Ступнев окончил Политехнический, зарабатывая на жизнь в фотоателье, сперва щелкунчиком, снимавшим за смену сотню фотографий на паспорта и удостоверения, а к пятому курсу – уже хроникером свадеб, пирушек и торжественных открытий. Он имел феноменальное чувство цвета и пространства и не менее феноменальную память, четкую, как оттиск ступни в бетоне. После окончания его определили на умирающий завод за проспектом Лесных Братьев, в конструкторское бюро, отапливаемое три дня в неделю, освещаемое – три с половиной. Завод был нерентабелен, директора сменяли друг друга, как великие визири в Блистательной Порте, – всякий знал, чем закончится его власть, но хватал так, будто собирался жить вечно.
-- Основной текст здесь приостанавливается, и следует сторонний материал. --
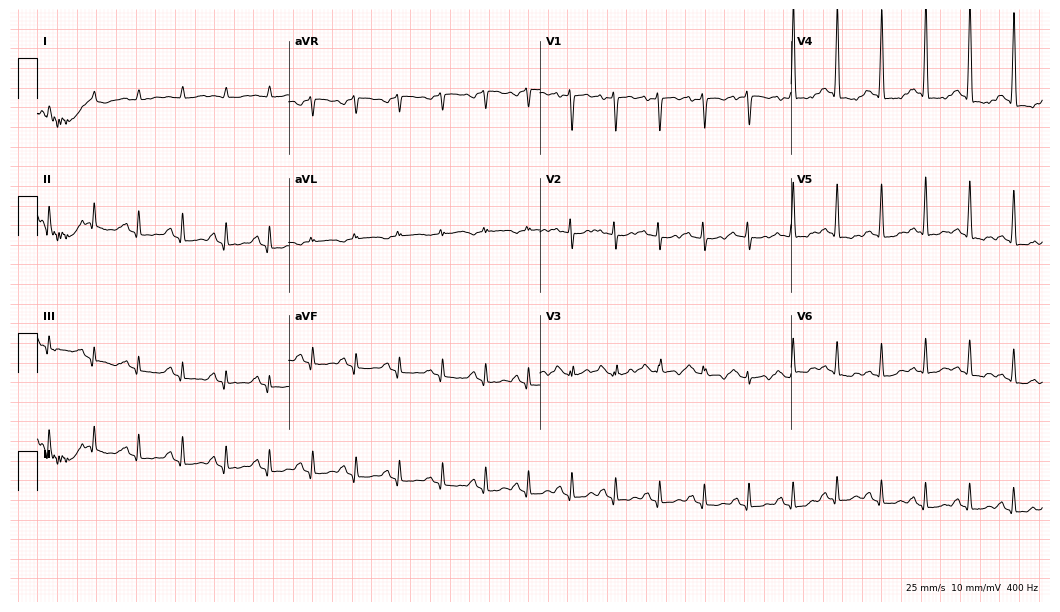
Resting 12-lead electrocardiogram (10.2-second recording at 400 Hz). Patient: a female, 20 years old. The tracing shows sinus tachycardia (a sinus rate of 100 beats per minute or more).

На очередного директора, опустошившего фонд зарплаты на полгода вперед, Андрей донес сам. Дядья, благополучно выбравшиеся из послеимперской передряги, благодушно над ним подшучивали. Спрашивали, сколько комнатных тапочек можно купить на одну его зарплату. И сколько на двенадцать. И какие из них окажутся белыми. В конце концов Ступнев пришел к дяде Ивану, вальяжному, с добродушным морщинистым лицом, пузатенькому лысеющему папику лет пятидесяти с хвостиком, и попросил о помощи. Дядя оглядел племянника, словно увидел в первый раз, и хохотнул. Пообещал помочь. Конечно же, как не помочь в таком деле. Справедливость. Кто мы, как не слуги этой самой справедливости. Дядины глазки походили на отточенные до синевы рыболовные крючья. Обязательно поможем. Потерпи недельку.
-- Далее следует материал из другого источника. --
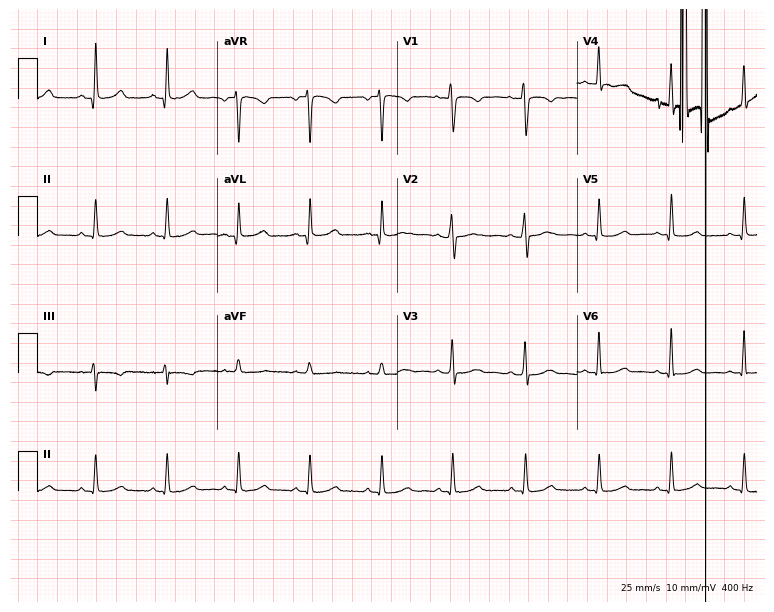
12-lead ECG (7.3-second recording at 400 Hz) from a 41-year-old woman. Labelled as a normal ECG.

Уйдя от дяди, Ступнев напился в стельку на последние деньги и подрался с кем-то в баре. Даже, кажется, с тремя. Хотел, чтобы его размочалили в грязь, превратили в кровавую ветошь, растоптали, растерли, проломили бутылкой череп. Но никто ему ничего не проломил, он стоял у двери, сжимая и разжимая ссаженные кулаки, вокруг никого не было, вышибала делал вид, что шепчется с барменом у стойки, а бармен, пугливо кося глазами, нажимал под стойкой кнопки на мобильнике. Андрей, услышал электронное треньканье и, подталкиваемый едва живым инстинктом самосохранения, вывалился за двери, под апрельский дождь. Дождь смыл кровь с хмелем, и домой он добрался до тошноты трезвым.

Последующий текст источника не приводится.